There are a few examples:
Trek Soho: https://www.trekbikes.com/us/en/bikes/2008/urban/soho/soho40/









Brodie Ocho:
https://www.brodiebikes.com/2007/2007_bikes/ocho.php#

Boston Roadster:
https://www.antbikemike.com/bostonroadster.html









I think there are no shifters compatible with the drop bars; though, it can be a sportier variant, too.


----------



## covenant (May 21, 2002)

Barabaika said:


> Boston Roadster:
> http://www.antbikemike.com/bostonroadster.html


Mmmmmmmm....he's got some nice stuff 

Make mine a Major Taylor with 29" wheels.


----------



## Barabaika (Jan 15, 2007)

covenant said:


> Mmmmmmmm....he's got some nice stuff
> 
> Make mine a Major Taylor with 29" wheels.


You can buy it already. That thing is called "Beach Cruiser". The tires are really wide.


----------



## Barabaika (Jan 15, 2007)

Trek will have another commuter bike:
*Gary Fisher Simple City 8-Speed*
It seems to have almost everything that I would need.

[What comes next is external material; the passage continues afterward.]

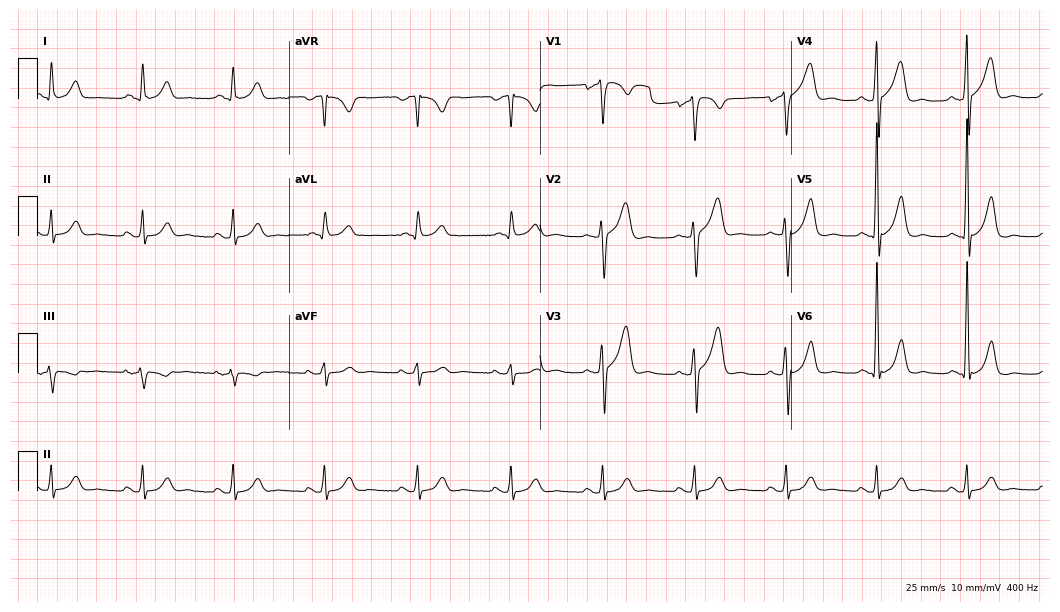
12-lead ECG (10.2-second recording at 400 Hz) from a male patient, 54 years old. Labelled as a normal ECG.

> One of the most exciting new "urban bikes" at the show was the all-new line of Gary Fisher Simple City bikes. At the show, they had two models on display. The first one a creme-colored, 8-speed "porteur" style bike with a gorgeous, retro-looking front rack. The other model was an equally beautiful ladies version, featuring a simple, classic look, reminiscent of the everyday bikes you see people riding in the streets of Amsterdam and other European cities. Both bikes looked like pur sang urban commuter bikes, featuring a lightweight aluminum frame, full fenders, a nifty wrap-around chainguard, and a double kickstand.


----------